Program Synopsis: Small Business Innovation Research (SBIR) Program
The Small Business Innovation Research (SBIR) program at the U.S. Department of Agriculture (USDA) makes competitively awarded grants that are to qualified small businesses to support high quality, advanced concepts research related to important scientific problems and opportunities in agriculture that could lead to significant public benefit if successful.
The objectives of the SBIR Program are to:
stimulate technological innovations in the private sector;
strengthen the role of small businesses in meeting Federal research and development needs;
increase private sector commercialization of innovations derived from USDA-supported research and development efforts; and
foster and encourage participation by women-owned and socially and economically disadvantaged small business firms in technological innovations.

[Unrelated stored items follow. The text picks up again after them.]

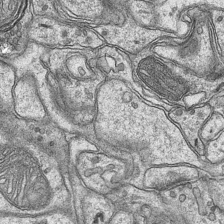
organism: Mouse
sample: CA1 Hippocampus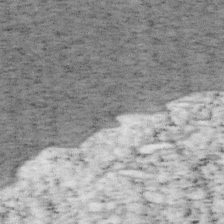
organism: Mouse
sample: OT-I killer T cells with ID8 ovarian cancer cells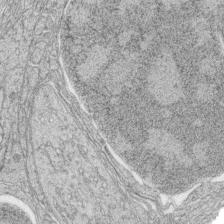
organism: Zebrafish
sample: synaptic ribbons in rod cells and cone cells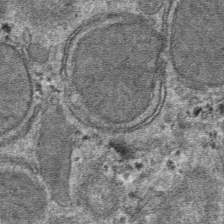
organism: Mouse
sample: Mouse hepatocytes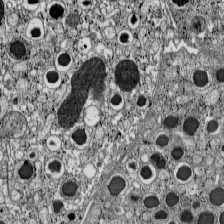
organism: C57BL Mouse
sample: Pancreatic islet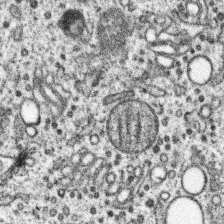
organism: Human
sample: HeLa cells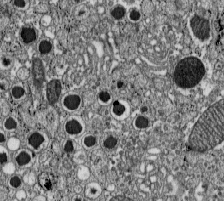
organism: C57BL Mouse
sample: Pancreatic islet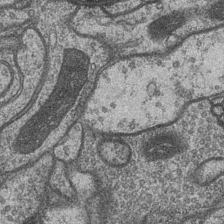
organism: Drosophila
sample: Optic medulla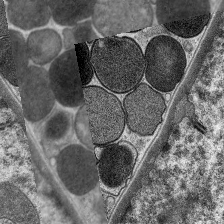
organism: C. elegans
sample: Pharynx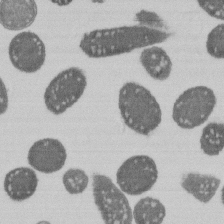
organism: E. coli
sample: Bacterial nucleoid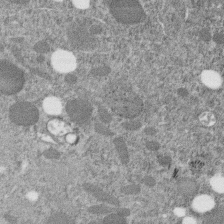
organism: C. elegans
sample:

The USDA SBIR program office directs all activities required under the SBIR law and executes the policy established by the Small Business Administration. The SBIR program at USDA is administered exclusively by the National Institute of Food and Agriculture (NIFA). SBIR program awards are based on the scientific and technical merit of investigator initiated ideas. The SBIR Program does not make loans and does not award grants for the purpose of helping a business get established.
SBIR Phase I grants are limited to $100,000 and duration of 8 months and are open to any small business concern that meets the SBIR eligibility requirements. SBIR Phase II grants are limited to $450,000 and duration of 24 months and are only open to previous Phase I awardees. SBIR program funds are allocated in proportion to the number of proposals received over 10 broad topic areas. Proposals are reviewed through a confidential peer review process using outside experts from nonprofit organizations. All applicants receive verbatim copies of reviews.
Participation by university faculty or government scientists in SBIR projects is strongly encouraged. They can serve as consultants or can receive a subcontract (in both cases limited to no more than 1/3 of the Phase I award or 1/2 of the Phase II award) and continue to work full time at their institution. University faculty or government scientists can also serve as a PI if they reduce employment at their institution to 49 percent for the duration of the grant.